Royal Hospital Haslar is in all respects
ready to become the tn-service military hospital and centre of
medical excellence our servicemen deserve.
All married quarters, service accommodation,
staff training and recreational facilities needed are available
close by.
The £200 million that is to be wasted
in Birmingham to duplicate facilities already present at Haslar
can be saved.
Similarly, the NHS minor injuries unit
can stay at its present location in Haslar Hospital, thereby saving
many hundreds of thousands of pounds under the present plan to
displace the doctors' surgeries at the War Memorial Cottage Hospital
in Gosport and rebuild a new minor injuries unit there.

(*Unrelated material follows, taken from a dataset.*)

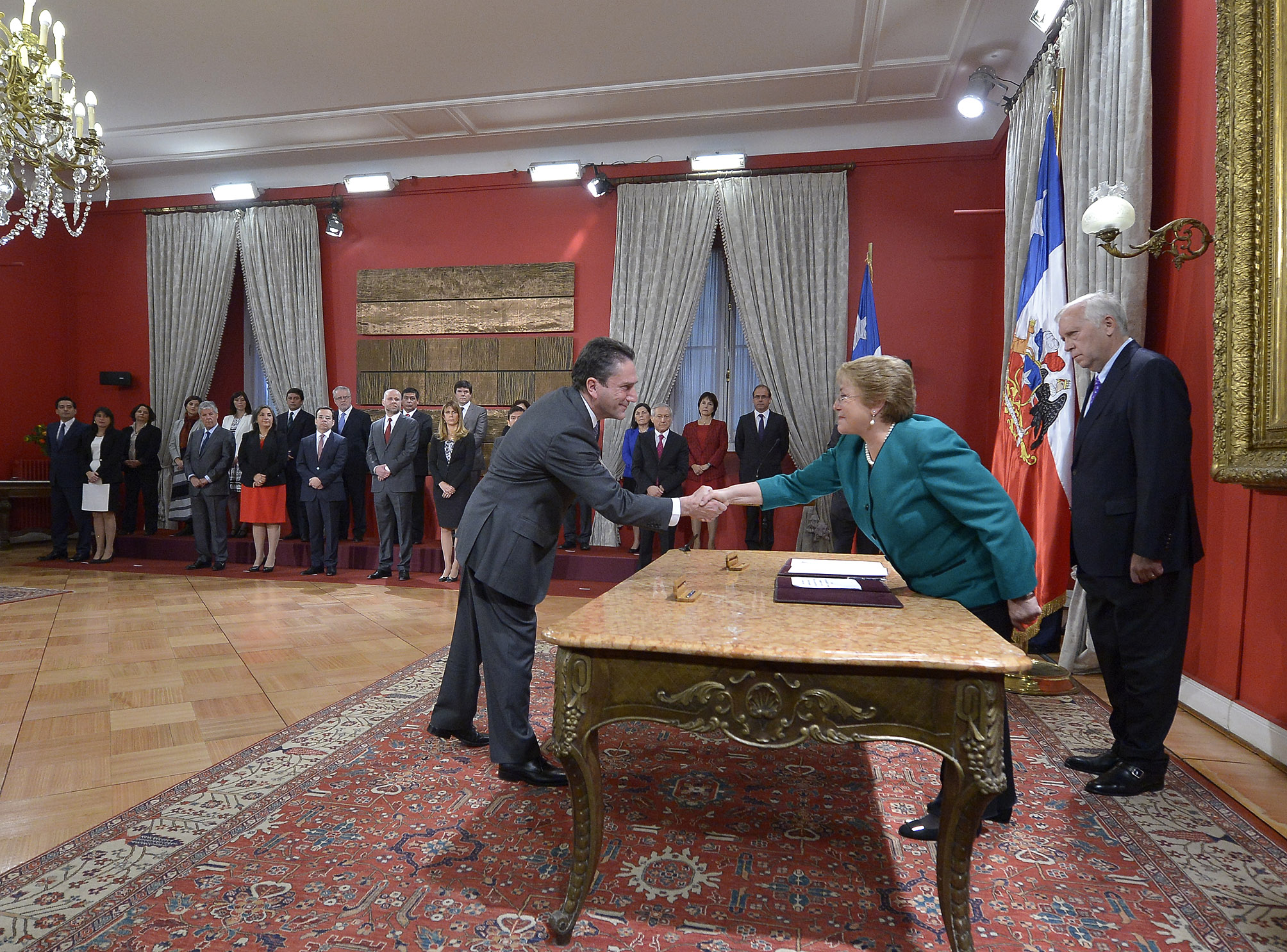 11/05/15 Cambio de Gabinete, Asume Ministro Marcelo Diaz.

Every civilised western nation has at
least one military hospital. If Haslar is closed, the United Kingdom
will become the exception.
A very high proportion of the nation's
armed forces and their families are based in the South East of
England. They deserve our support. Health facilities are a vital
infrastructure component and thus a proper matter for the Assembly
to consider.
Save Haslar?Yes! It's simple common
sense. How could anyone think otherwise?
There is still time for the HPCT, PHT,
NHS, DMS, Health and MoD Ministers to get together to give the
matter the attention it so clearly deserves. May I respectfully
request that the members of SEERA give their full support to this
resolution to signal their concern about the loss of Royal Hospital
Haslar and the deficit in heath provision this will cause both
for the armed forces and South Hampshire's residents.